You need to brain storm solutions with the contractor and others. A drain if installed properly would not have to look like a patch job. Grinding, cool deck coatings, epoxy leveling coatings, etc... lot more of eyes on options may be available other than tear it out and do it again. From your pics the other parts of your finished project looks really good.

Is your contractor ( ready, and willing to help with a remedy to the situation?) Or are you at the (let's let the lawyers make some money stage? )

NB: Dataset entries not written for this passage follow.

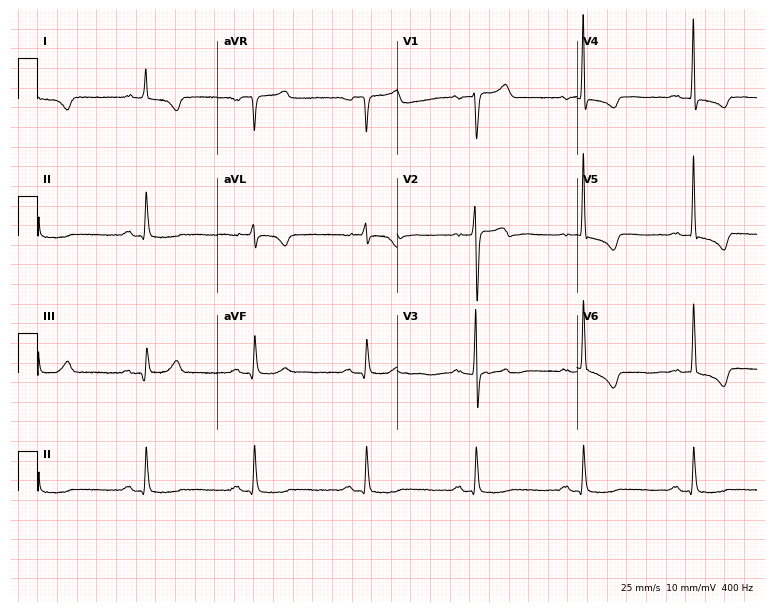
12-lead ECG from a 62-year-old man. Labelled as a normal ECG.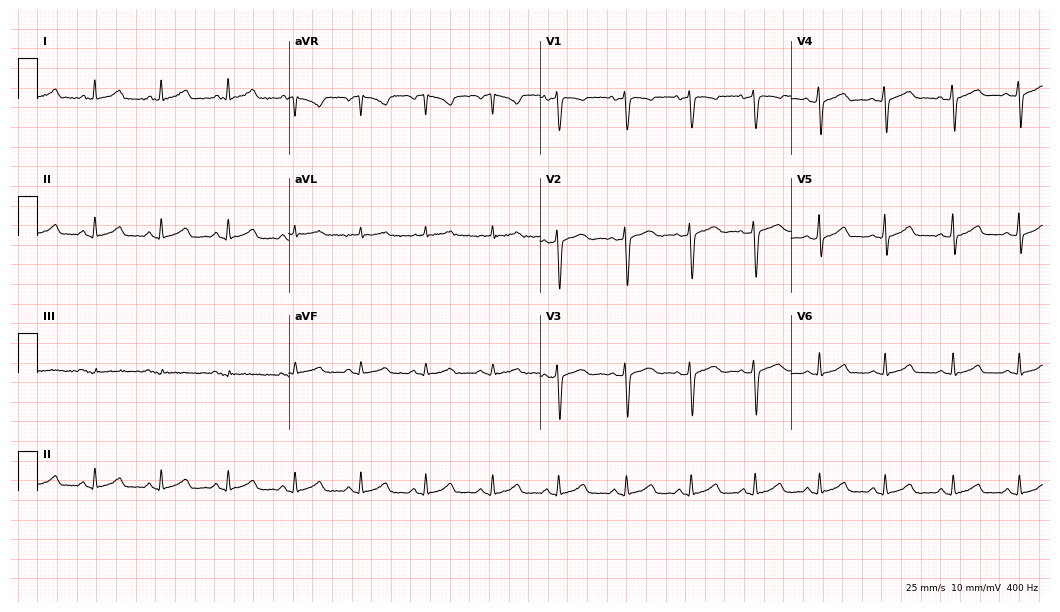
12-lead ECG from a female, 32 years old. No first-degree AV block, right bundle branch block, left bundle branch block, sinus bradycardia, atrial fibrillation or sinus tachycardia recorded for this tracing. Only these six findings were labelled.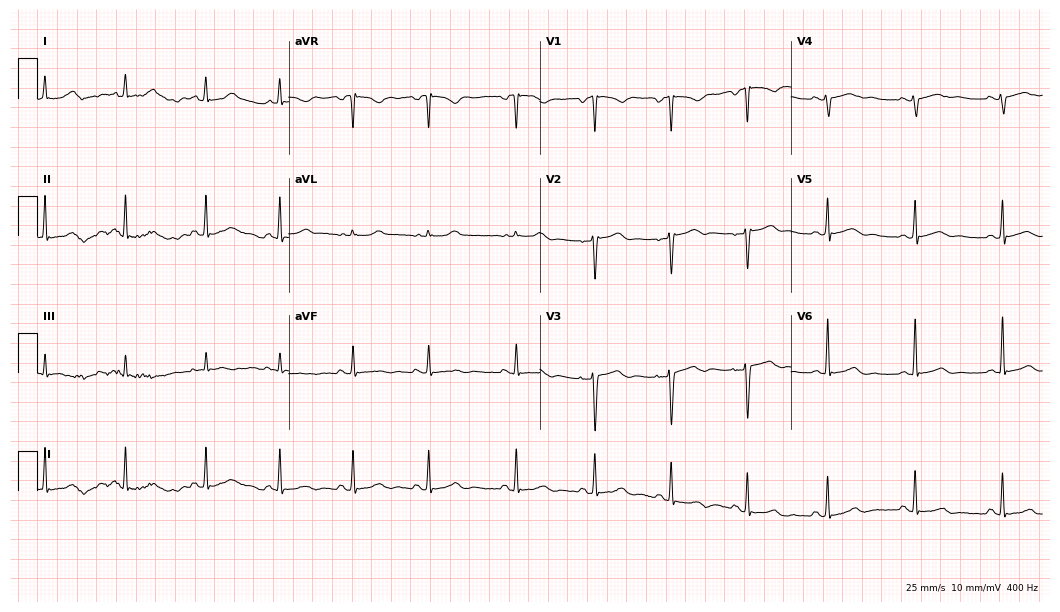
12-lead ECG from a female, 45 years old. No first-degree AV block, right bundle branch block (RBBB), left bundle branch block (LBBB), sinus bradycardia, atrial fibrillation (AF) or sinus tachycardia recorded for this tracing.

PS. Find the local concrete experts and pick their brains. Maybe a combination of things (Solutions) will let you and the contractor smile again.


----------



## yesitsconcrete (May 11, 2008)

evidently these guys forgot wtr runs downhill or left the level at the shop,,, as i see it, the controlling elevation's near the front door,,, easiest way's removing the brick border at the front then reslope the deck using a rented conc scarifier,,, after getting the desired slope, repair the surface w/polymer modified conc,,, we've done this several times,,, strikes me as a long day's work if your guy knows what he's doing ( NOT the gc or the guys who placed the conc ).

no rainwater collecting in the wall'd area ? ? ?


----------



## KHouse75 (May 14, 2008)

Hmmm...What kind of soil do you have? Where are you located?

If it was a pre-existing problem and I was doing this myself, I'd cut notch out of the concrete the width of bricks to match the brick border. I'd then place some pipe and drain to a drainage pit in the yard or to lower ground. I'd then morter in brick in the trench I cut making it look like it was planned that way.

I own a house on the SC coast with sandy soil and a similar problem. I just cut two square holes in the ground, dug out some sand, took a pipe sock, tied the end, placed it in the hole and loaded it with stone and folded it over. I then took square grates that I used as templated to cut the cement and placed them in the opening. That was 5 years ago. I clean them out once per year but they do an excellent job.

And, another thing you can do is take a masonary blade and cut a groove in the cement from the low spot to the grass area. Start with a low cut at the pubble side and get deeper and deeper as you go toward the grass as to create a path for the water to follow. I did this in an outdoor shower that was sloped toward the house. I cut several slots in the cement so it would flow through the holes in the brick. Works great.


----------



## yesitsconcrete (May 11, 2008)

we may have different understandings of the problem,,, i understood this porch to be new construction & already there's a birdbath which holds water,,, 'notching' a 2" pvc pipe & catch into a new porch floor'd be unacceptable to me even if it was a remodeling item,,, while we're not on the sc coast, 400yds at high tide in hilton head makes it w/i eyesight,,, water STILL runs downhill there, too 

unfortunately the brick border determines elevation & slope,,, to me, its unacceptable having slots/drains in new work.


----------